Many runners want to create a personal best (PB), but running is a process of enjoyment. Never mind your finish time, it's great to run at the most comfortable pace.

Follow the principle of timely recovery

Some runners often take part in monthly and weekly horse races. Whether frequent races are worth popularizing depends on the runner's own conditions. It is worth noting that no matter how you run, you should take good care of your body and find the best balance between competition and rest.

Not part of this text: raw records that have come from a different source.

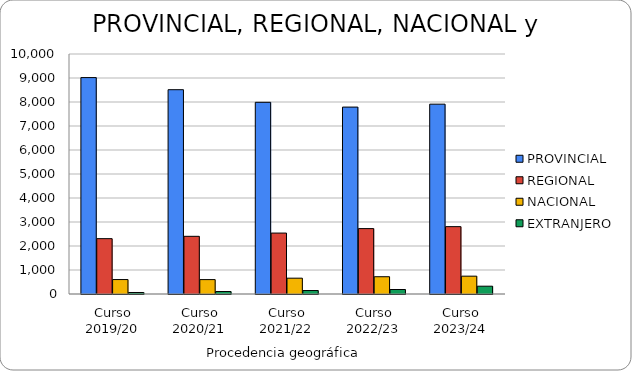
| Category | PROVINCIAL | REGIONAL | NACIONAL | EXTRANJERO |
|---|---|---|---|---|
| Curso 2019/20 | 9017 | 2306 | 602 | 63 |
| Curso 2020/21 | 8513 | 2403 | 600 | 103 |
| Curso 2021/22 | 7987 | 2539 | 659 | 145 |
| Curso 2022/23 | 7788 | 2725 | 720 | 187 |
| Curso 2023/24 | 7910 | 2807 | 743 | 325 |
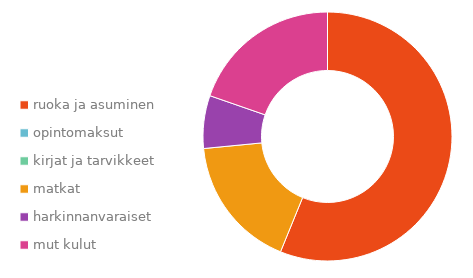
| Category | Series 0 |
|---|---|
| ruoka ja asuminen | 0.253 |
| opintomaksut | 0.336 |
| kirjat ja tarvikkeet | 0.146 |
| matkat | 0.078 |
| harkinnanvaraiset | 0.076 |
| mut kulut | 0.112 |
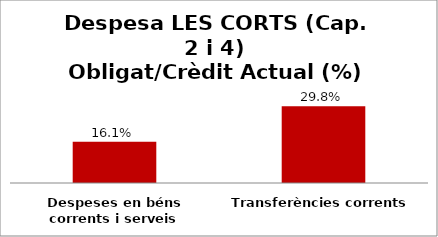
| Category | Series 0 |
|---|---|
| Despeses en béns corrents i serveis | 0.161 |
| Transferències corrents | 0.298 |
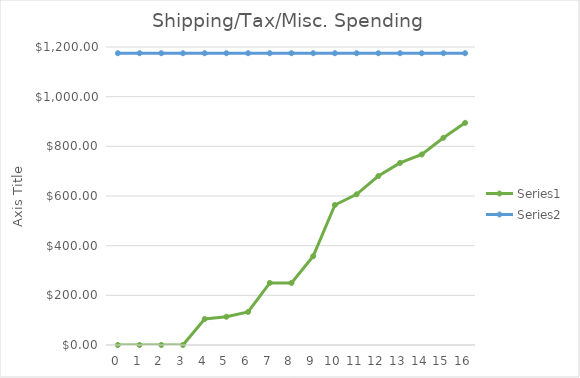
| Category | Series 0 | Series 1 |
|---|---|---|
| 0.0 | 0 | 1175 |
| 1.0 | 0 | 1175 |
| 2.0 | 0 | 1175 |
| 3.0 | 0 | 1175 |
| 4.0 | 104.7 | 1175 |
| 5.0 | 113.69 | 1175 |
| 6.0 | 133.18 | 1175 |
| 7.0 | 250.02 | 1175 |
| 8.0 | 250.02 | 1175 |
| 9.0 | 357.63 | 1175 |
| 10.0 | 563.8 | 1175 |
| 11.0 | 606.82 | 1175 |
| 12.0 | 680.33 | 1175 |
| 13.0 | 733.23 | 1175 |
| 14.0 | 767.17 | 1175 |
| 15.0 | 834.55 | 1175 |
| 16.0 | 894.55 | 1175 |
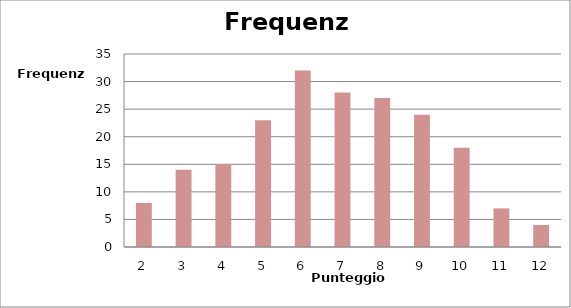
| Category | Frequenza |
|---|---|
| 2.0 | 8 |
| 3.0 | 14 |
| 4.0 | 15 |
| 5.0 | 23 |
| 6.0 | 32 |
| 7.0 | 28 |
| 8.0 | 27 |
| 9.0 | 24 |
| 10.0 | 18 |
| 11.0 | 7 |
| 12.0 | 4 |
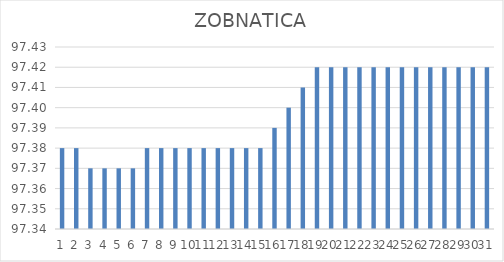
| Category | ZOBNATICA |
|---|---|
| 0 | 97.38 |
| 1 | 97.38 |
| 2 | 97.37 |
| 3 | 97.37 |
| 4 | 97.37 |
| 5 | 97.37 |
| 6 | 97.38 |
| 7 | 97.38 |
| 8 | 97.38 |
| 9 | 97.38 |
| 10 | 97.38 |
| 11 | 97.38 |
| 12 | 97.38 |
| 13 | 97.38 |
| 14 | 97.38 |
| 15 | 97.39 |
| 16 | 97.4 |
| 17 | 97.41 |
| 18 | 97.42 |
| 19 | 97.42 |
| 20 | 97.42 |
| 21 | 97.42 |
| 22 | 97.42 |
| 23 | 97.42 |
| 24 | 97.42 |
| 25 | 97.42 |
| 26 | 97.42 |
| 27 | 97.42 |
| 28 | 97.42 |
| 29 | 97.42 |
| 30 | 97.42 |
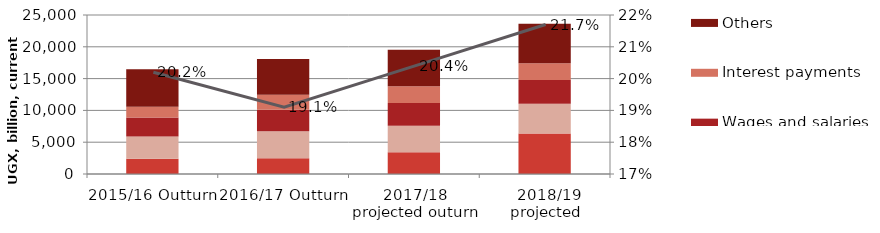
| Category | Development (externally financed) | Development (domestically financed) | Wages and salaries | Interest payments | Others |
|---|---|---|---|---|---|
| 2015/16 Outturn | 2384 | 3523 | 2966 | 1682 | 5901 |
| 2016/17 Outturn | 2477 | 4241 | 3382 | 2360 | 5635 |
| 2017/18 projected outurn | 3413 | 4177 | 3576 | 2648 | 5723 |
|  2018/19 projected | 6381 | 4670 | 3725 | 2634 | 6206 |
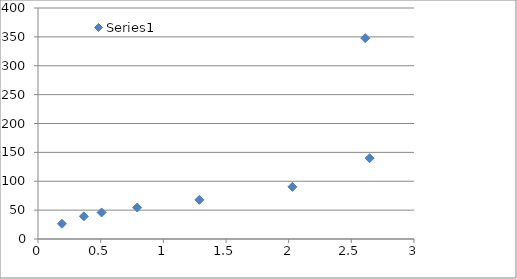
| Category | Series 0 |
|---|---|
| 0.1911441366 | 26.447 |
| 0.36599149 | 39.229 |
| 0.5073109397 | 45.973 |
| 0.7914040829 | 54.492 |
| 1.287747072 | 67.798 |
| 2.029723944 | 90.303 |
| 2.610901175 | 347.782 |
| 2.645789944 | 139.953 |
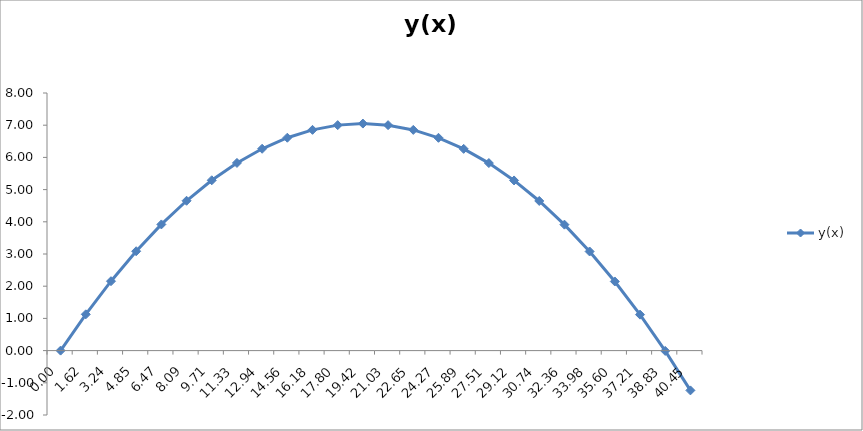
| Category | y(x) |
|---|---|
| 0.0 | 0 |
| 1.618033988749895 | 1.127 |
| 3.23606797749979 | 2.155 |
| 4.854101966249686 | 3.086 |
| 6.47213595499958 | 3.918 |
| 8.090169943749475 | 4.653 |
| 9.70820393249937 | 5.289 |
| 11.326237921249264 | 5.828 |
| 12.944271909999157 | 6.269 |
| 14.562305898749052 | 6.611 |
| 16.180339887498945 | 6.856 |
| 17.798373876248842 | 7.002 |
| 19.41640786499874 | 7.051 |
| 21.034441853748636 | 7.001 |
| 22.652475842498532 | 6.854 |
| 24.27050983124843 | 6.609 |
| 25.888543819998322 | 6.265 |
| 27.50657780874822 | 5.824 |
| 29.124611797498115 | 5.284 |
| 30.742645786248012 | 4.647 |
| 32.360679774997905 | 3.911 |
| 33.9787137637478 | 3.078 |
| 35.5967477524977 | 2.147 |
| 37.21478174124759 | 1.117 |
| 38.83281572999749 | -0.01 |
| 40.450849718747385 | -1.236 |
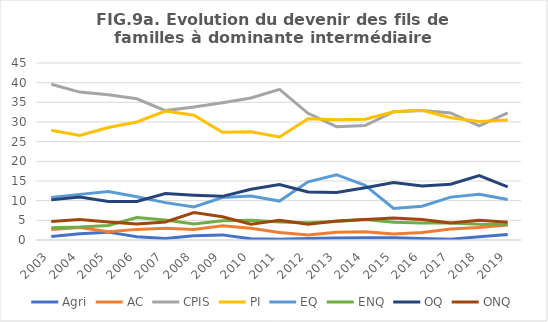
| Category | Agri | AC | CPIS | PI | EQ | ENQ | OQ | ONQ |
|---|---|---|---|---|---|---|---|---|
| 2003.0 | 0.9 | 2.7 | 39.6 | 27.9 | 10.8 | 3.1 | 10.2 | 4.7 |
| 2004.0 | 1.6 | 3.2 | 37.6 | 26.6 | 11.6 | 3.3 | 10.9 | 5.2 |
| 2005.0 | 2 | 2.1 | 36.9 | 28.6 | 12.3 | 3.7 | 9.8 | 4.6 |
| 2006.0 | 0.8 | 2.7 | 35.9 | 30 | 11 | 5.7 | 9.8 | 4.1 |
| 2007.0 | 0.4 | 3 | 32.9 | 32.8 | 9.5 | 5.1 | 11.8 | 4.6 |
| 2008.0 | 1.1 | 2.7 | 33.8 | 31.7 | 8.4 | 4.1 | 11.4 | 7 |
| 2009.0 | 1.3 | 3.6 | 34.9 | 27.4 | 10.8 | 4.9 | 11.1 | 5.9 |
| 2010.0 | 0.3 | 3 | 36.1 | 27.5 | 11.2 | 5 | 12.9 | 4 |
| 2011.0 | 0.2 | 1.9 | 38.3 | 26.2 | 9.9 | 4.6 | 14.1 | 5 |
| 2012.0 | 0.4 | 1.3 | 32.2 | 30.8 | 14.8 | 4.4 | 12.2 | 4 |
| 2013.0 | 0.5 | 2 | 28.8 | 30.6 | 16.6 | 4.7 | 12.1 | 4.8 |
| 2014.0 | 0.6 | 2.1 | 29.1 | 30.7 | 13.9 | 5.2 | 13.3 | 5.2 |
| 2015.0 | 0.6 | 1.5 | 32.6 | 32.6 | 8 | 4.5 | 14.6 | 5.6 |
| 2016.0 | 0.4 | 1.9 | 32.9 | 33 | 8.6 | 4.3 | 13.7 | 5.2 |
| 2017.0 | 0.2 | 2.8 | 32.3 | 31.1 | 10.9 | 4.3 | 14.2 | 4.3 |
| 2018.0 | 0.8 | 3.2 | 29 | 30.1 | 11.6 | 4 | 16.4 | 5 |
| 2019.0 | 1.4 | 3.8 | 32.3 | 30.5 | 10.3 | 3.9 | 13.5 | 4.5 |
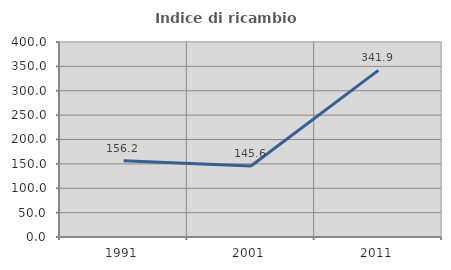
| Category | Indice di ricambio occupazionale  |
|---|---|
| 1991.0 | 156.164 |
| 2001.0 | 145.556 |
| 2011.0 | 341.86 |
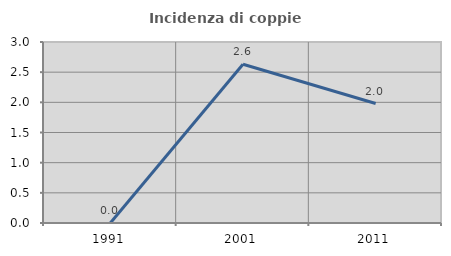
| Category | Incidenza di coppie miste |
|---|---|
| 1991.0 | 0 |
| 2001.0 | 2.632 |
| 2011.0 | 1.98 |
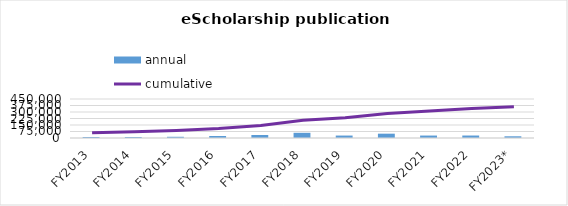
| Category | annual |
|---|---|
| FY2013 | 11300 |
| FY2014 | 11522 |
| FY2015 | 14055 |
| FY2016 | 23166 |
| FY2017 | 34857 |
| FY2018 | 59940 |
| FY2019 | 28225 |
| FY2020 | 49866 |
| FY2021 | 28319 |
| FY2022 | 28585 |
| FY2023* | 19759 |
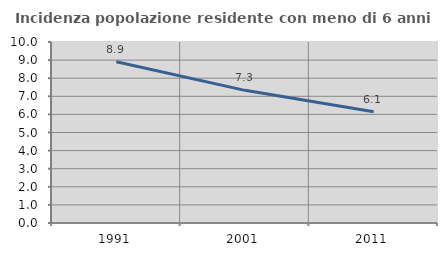
| Category | Incidenza popolazione residente con meno di 6 anni |
|---|---|
| 1991.0 | 8.907 |
| 2001.0 | 7.329 |
| 2011.0 | 6.146 |
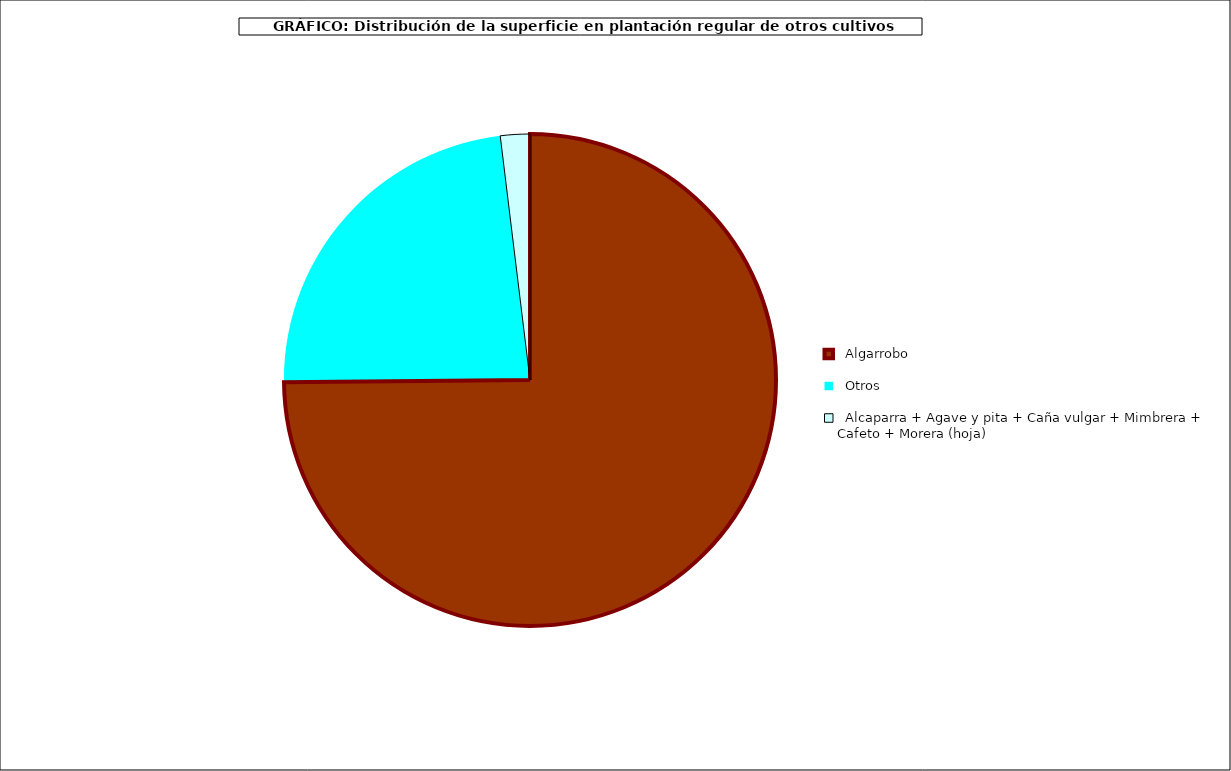
| Category | Series 0 |
|---|---|
|    Algarrobo  | 39835 |
|    Otros  | 12352 |
|    Alcaparra + Agave y pita + Caña vulgar + Mimbrera + Cafeto + Morera (hoja)  | 1028 |
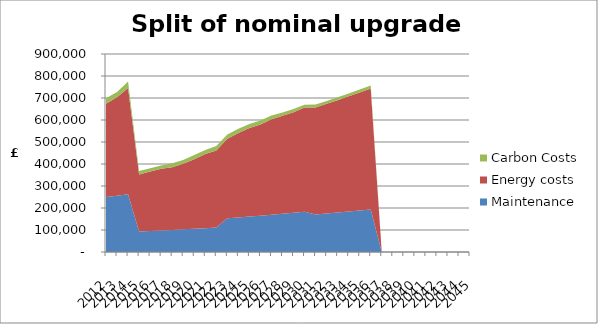
| Category | Maintenance | Energy costs | Carbon Costs |
|---|---|---|---|
| 2012.0 | 249882.068 | 423898.789 | 24621.928 |
| 2013.0 | 256129.12 | 447472.975 | 24098.057 |
| 2014.0 | 262532.348 | 482656.619 | 30035.259 |
| 2015.0 | 93232.86 | 258832.958 | 15773.896 |
| 2016.0 | 95563.681 | 270186.667 | 15040.226 |
| 2017.0 | 97952.773 | 280038.981 | 14673.391 |
| 2018.0 | 100401.593 | 285349.891 | 17883.196 |
| 2019.0 | 102918.595 | 298553.936 | 16966.109 |
| 2020.0 | 105491.56 | 316519.739 | 18914.918 |
| 2021.0 | 108128.849 | 337445.898 | 17768.56 |
| 2022.0 | 110832.07 | 350826.835 | 20634.456 |
| 2023.0 | 153442.521 | 361709.98 | 18571.011 |
| 2024.0 | 157278.584 | 384057.516 | 18571.011 |
| 2025.0 | 161210.548 | 402466.973 | 18571.011 |
| 2026.0 | 165240.812 | 414872.595 | 17195.38 |
| 2027.0 | 169383.291 | 434233.572 | 16507.565 |
| 2028.0 | 173617.873 | 445387.024 | 15131.935 |
| 2029.0 | 177958.32 | 457344.943 | 14444.12 |
| 2030.0 | 182407.278 | 474085.921 | 13068.489 |
| 2031.0 | 170946.553 | 485970.945 | 13068.489 |
| 2032.0 | 175220.217 | 498120.218 | 13068.489 |
| 2033.0 | 179600.722 | 510573.224 | 13068.489 |
| 2034.0 | 184090.74 | 523337.554 | 13068.489 |
| 2035.0 | 188705.775 | 536457.284 | 13068.489 |
| 2036.0 | 193423.419 | 549868.716 | 13068.489 |
| 2037.0 | 0 | 0 | 0 |
| 2038.0 | 0 | 0 | 0 |
| 2039.0 | 0 | 0 | 0 |
| 2040.0 | 0 | 0 | 0 |
| 2041.0 | 0 | 0 | 0 |
| 2042.0 | 0 | 0 | 0 |
| 2043.0 | 0 | 0 | 0 |
| 2044.0 | 0 | 0 | 0 |
| 2045.0 | 0 | 0 | 0 |

Must go according to plan?

Runners usually make a strict training plan and implement it regardless of the consequences. Plans can't keep up with changes, and it is difficult to predict objective factors such as weather and health in advance when making plans, so we should be flexible and make appropriate changes.

Start early?

As soon as the gun goes off, some runners like to take the lead and get rid of other participants. However, it is recommended to save some strength. After all, there is still a long way to go. Runners can calculate their own pace frequency in normal training and run with their own comfortable pace frequency in the race, which can leave a lot of room for their later strength.

Don't always push the limits.

In training, putting pressure on yourself, thinking that you can persist for a while, can easily lead to injury. If you are in poor health during training, lower the training standard and slow down the pace frequency, and 70% of the fastest pace frequency is appropriate.

Don't be bound by data.

The function of sports watch to record the pace and trajectory of runners is to shift the center of gravity of runners, and these data are driving runners to run for the sake of running. Running is a pleasure. Why not throw away all sports equipment, be quick if you want, be slow if you want, and do whatever you want.

Pay attention to restoring diet after running.

Some people are prone to anorexia after running for a long time. In fact, if you don't replenish energy within 45 minutes after running a marathon, your body will be punished the next day. The American Fitness Committee suggested that after a lot of exercise, the carbohydrate in the diet should be kept at 3: 1 with protein.